No. 55 – Qingdao Eagles
- Position: Power forward / center
- League: CBA

Personal information
- Born: July 9, 1994 (age 32) Dallas, Texas, U.S.
- Listed height: 6 ft 8 in (2.03 m)
- Listed weight: 236 lb (107 kg)

Career information
- High school: Grace Prep (Arlington, Texas); Prime Prep (Dallas, Texas);
- College: LSU (2013–2015)
- NBA draft: 2015: 2nd round, 33rd overall pick
- Drafted by: Boston Celtics
- Playing career: 2015–present

Career history
- 2015–2017: Boston Celtics
- 2015–2017: →Maine Red Claws
- 2017–2018: Miami Heat
- 2018–2019: Khimki Moscow
- 2019–2020: Real Madrid
- 2020–2021: Khimki Moscow
- 2021–2022: Zenit Saint Petersburg
- 2022–2024: Virtus Bologna
- 2024–present: Qingdao Eagles

Career highlights
- CBA rebounding leader (2026); 2x Italian Supercup winner (2022, 2023); VTB United League champion (2022); VTB United League Supercup winner (2022); VTB United League Playoffs MVP (2022); VTB United League Defensive Player of the Year (2022); 3× VTB United League All-Star (2019, 2021, 2022); 3× All-VTB United League First Team (2019, 2021, 2022); VTB United League Hall of Fame (2023); Spanish Super Cup champion (2019); Spanish Cup champion (2020); NBA D-League All-Star (2016); NCAA blocks leader (2015); First-team All-SEC (2015); Second-team All SEC (2014); 2× SEC All-Defensive Team (2014, 2015); SEC All-Freshman Team (2014);
- Stats at NBA.com
- Stats at Basketball Reference

= Jordan Mickey =

American basketball player (born 1994)

Jordan Grayson Mickey (born July 9, 1994) is an American professional basketball player for Qingdao Eagles of the Chinese Basketball Association (CBA). He played college basketball for the LSU Tigers before being selected by the Boston Celtics with the 33rd overall pick in the 2015 NBA draft.

==High school career==
Mickey attended Arlington Grace Prep for three years, guiding the program to a state championship during his junior season, before transferring to Prime Prep Academy in 2012. During his lone campaign with Prime Prep in 2012–13, he averaged 16 points, 10 rebounds and two blocks per game. Considered a four-star recruit by ESPN.com, Mickey was listed as the No. 12 power forward and the No. 38 player in the nation in 2013.

==College career==
Mickey was an immediate contributor when he began his freshman season at LSU in 2013–14, compiling double-doubles during each of his first three contests. He started all 34 of the Tigers' games and averaged 12.7 points and 7.9 rebounds per game. He also became just the second Tiger in program history to block at least 100 shots in a season, joining Shaquille O'Neal. He earned multiple awards in 2013–14, including Coaches All-SEC Second Team, All-SEC Freshman Team, All-SEC Defensive Team, LSWA Louisiana Freshman of the Year, and LSWA All-Louisiana Second Team.
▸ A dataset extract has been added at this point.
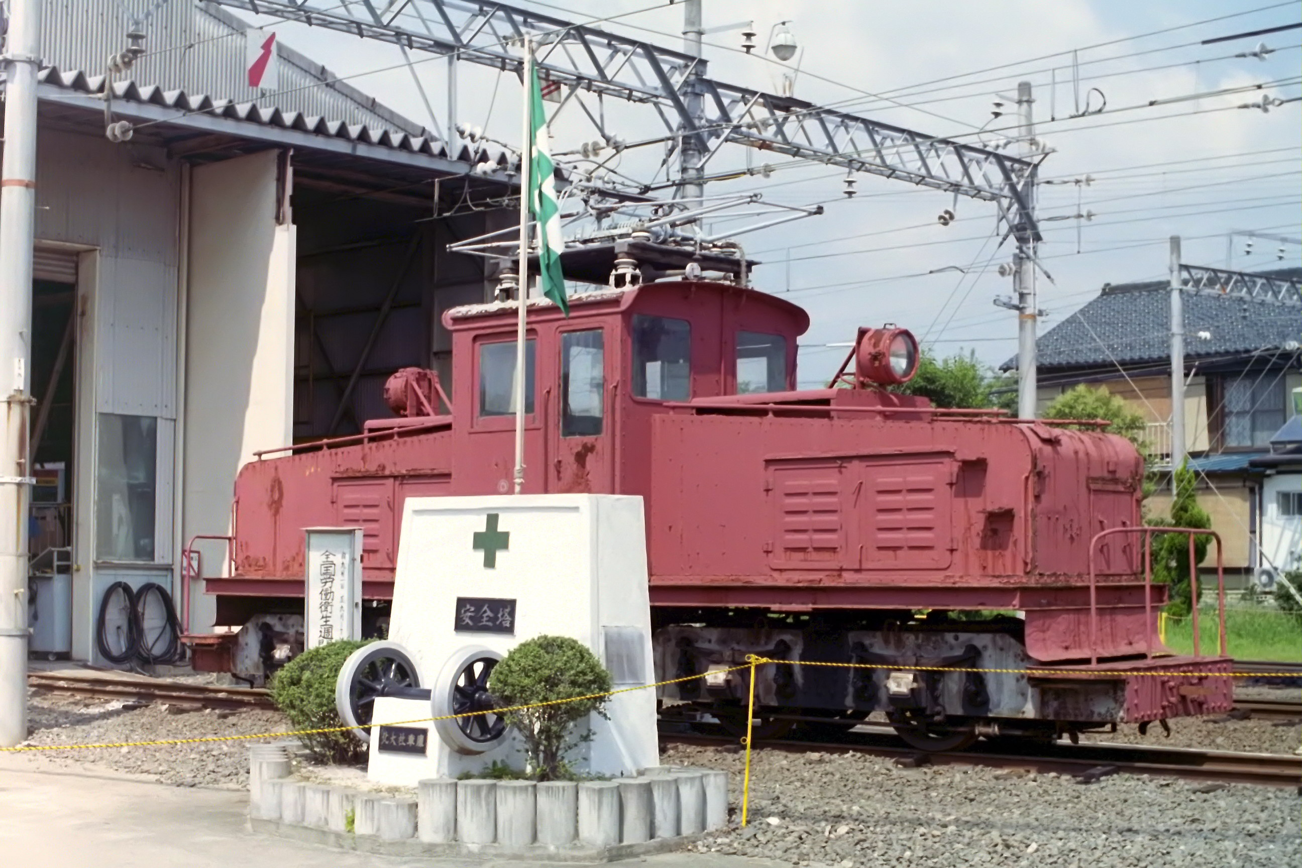 近畿日本鉄道 デ45（車籍抹消後） 1992年9月

As a sophomore in 2014–15, Mickey led the nation in blocked shots per game (3.6), along with 15.4 points and 9.9 rebounds. He blocked at least six shots in four straight contests from December 18 through January 3. He did, however, suffer with lingering shoulder and ankle injuries throughout his sophomore year, but played through the pain. In the second round of the NCAA Tournament, he tallied 12 points, 14 rebounds and six blocks, but the Tigers were edged by North Carolina State, 66–65. He again earned multiple awards in 2014–15, including Coaches All-SEC First Team, AP All-SEC First Team, All-SEC Defensive Team, All-District NABC Team, and All-District USBWA Team.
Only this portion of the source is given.